|
C h r o n i k
|
|
|
|
Der TSV feierte 2002 sein 50. Vereinsjubiläum. Die
Geschichte des Sports in Silberstedt ist jedoch schon älter. Sie spiegelt das
vergangene Jahrhundert wieder mit Weltkriegen und Nachkriegsnot. Die
Überlieferungen des Vorgängervereins (Spiel- und Sportverein Silberstedt) gingen
weitgehend verloren. Die Menschen hatten andere Sorgen. Die Möglichkeiten, Sport
zu treiben waren ganz anders und nicht so einfach wie heute. Der Bedarf an Sport
und Geselligkeit (Feste, Laienspiel, Verspielen ...) im Verein war groß.
Der Schulsport war der Ausgangspunkt, Lehrer waren
oft die Initiatoren. Die Schulchronik nennt Theodor Heinrich Paulsen in der Zeit
nach 1910 als treibende Kraft. Die Schule Silberstedt beteiligte sich
erfolgreich an Kreisspielfesten, Faustballturnieren und Provinzialwettkämpfen.
Nach dem 1. Weltkrieg gründete der Lehrer Alfred Petzhold mit 50 Mitgliedern den
Spiel- und Sportverein Silberstedt, der die Nazi-Zeit und den 2. Weltkrieg nicht
überstand.
Nach dem Krieg gab es mehrere Versuche, den
Sportverein neu zu beleben. Lehrer Deutschmann, Jochen Seelhoff, Heinrich Röh
sind Namen aus dieser Zeit. Von Erfolg gekrönt war dann die Initiative von 1952.
|
|
Die
Vorsitzenden |
 |
Karl Sönnichsen ab 1952
Bei Gründung des Vereins schlug der Bürgermeister
Thomas Feddersen den Fuhr- und Busunternehmer Karl Sönnichsen vor. Er wurde zum
ersten 1. Vorsitzenden gewählt.

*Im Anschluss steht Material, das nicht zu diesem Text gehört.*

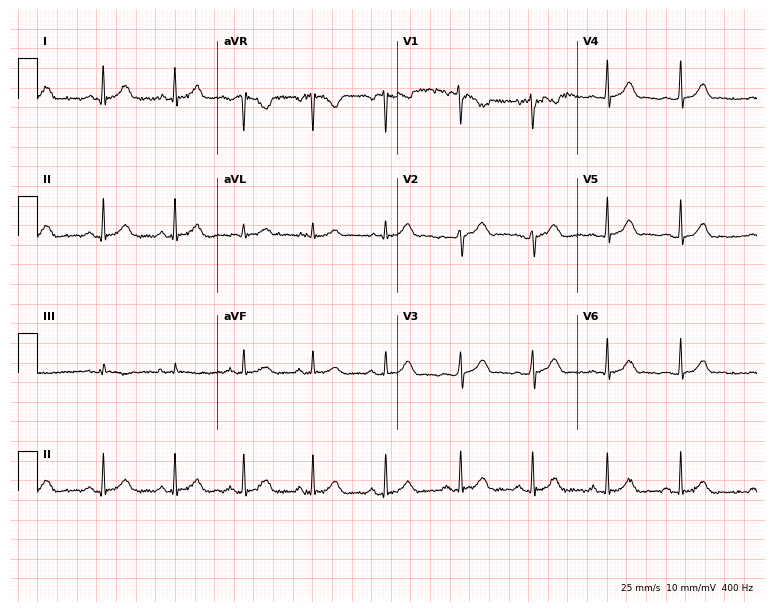
ECG (7.3-second recording at 400 Hz) — a female patient, 36 years old. Labelled as a normal ECG.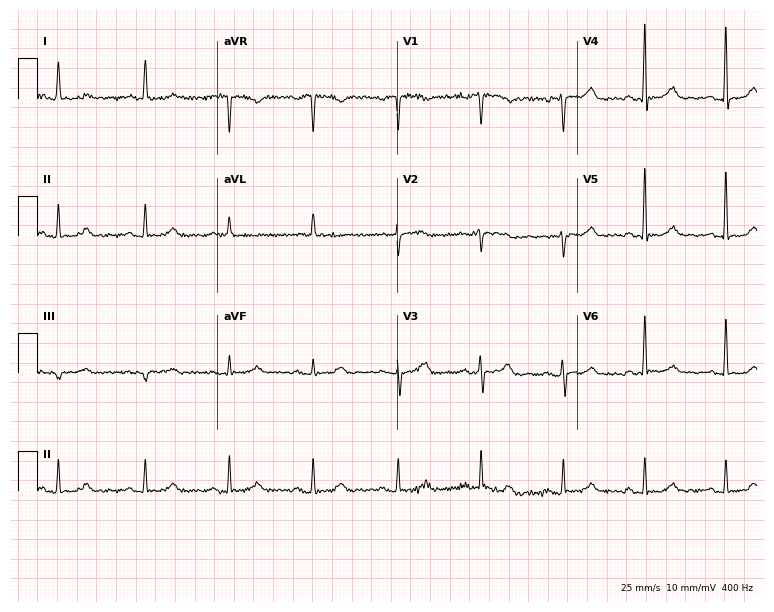
Resting 12-lead electrocardiogram. Patient: a 66-year-old female. Read as a normal ECG.

Er war Turner und der Großvater von Hans -
Christian Koch, dem heutigen Badminton-Spartenleiter. Aus beruflichen Gründen
war er oft ortsabwesend, so dass der 2. Vors., Gastwirt Peter Hansen, ihn häufig
vertreten musste.
|
 |
Friedrich Ueck ab 1955
Von Beginn an war Friedrich Ueck Sport- und
Jugendwart und eine Art „Geschäftsführer“ bei der Gründung und beim Aufbau des
Vereins. Er sorgte für die Zusammenarbeit mit dem Kreissportverband und dem
Kreisjugendpfleger. Als Lehrer stellte er immer eine enge Verbindung zwischen
Schule und Verein her. Er führte Jugendfahrten mit dem TSV durch und war
Zeltlagerleiter in Rantum. Er holte den Wandersportlehrer Ferdinand Amberg in
den Verein und begann die bis heute dauernde Zusammenarbeit mit den
Kreissportlehrern. Im Mai 1973 trat er aus beruflichen Gründen
(Realschulkonrektor) zurück. Ein Jahr lang übernahm Horst Reimer die
Vereinsführung. 1974 wurde F. Ueck zum Ehrenvorsitzenden gewählt. Seitdem steht
er dem TSV, seinem Lebenswerk, als solidarischer Ratgeber zur Verfügung.
|
 |
Martin Faulbrück ab 1974
21 Jahre lang leitete Martin Faulbrück die
Geschicke des Vereins. Er war sportlich aktiv als Handballer, Fußballer,
Leichtathlet und Turner. Zuletzt leitete er den Männersport am Dienstagabend.
Als Bauingenieur war er maßgeblich am Zustandekommen des neuen Sportzentrums
beteiligt: als Mitarbeiter des Architekten K. Puck, als Bauunternehmer, als
Gemeindevertreter und als Bauausschussmitglied. Nach Ausscheiden aus dem
TSV-Vorstand plante er den Bau des Gerätehauses und des Umkleideraumes im Keller
der Halle. Er war lange Jahre Ansager beim jährlichen Verspielen. Aus Anlass des
50- jährigen Vereinsjubiläums
wurde er zum Ehrenvorsitzenden des TSV Silberstedt ernannt.
|
 |
Klaus Tuschy ab 1995
Die ehrenamtliche Tätigkeit im Sportverein begann
Klaus Tuschy 1977 als Spartenleiter für Badminton. Er baute die Abteilung und
die Mannschaften auf und übergab nach 19 Jahren diese Aufgabe an Hans -
Christian Koch. 1986 wurde er Sportwart und organisierte die
Einweihungsfestwoche der Sportanlagen. Klaus Tuschy ist immer noch aktiv im
Badminton, Volleyball und Hallenfußball. Er betrieb und plante den Bau des
Gerätehauses, des Umkleideraumes und des neuen Geräteraumes in der Sporthalle.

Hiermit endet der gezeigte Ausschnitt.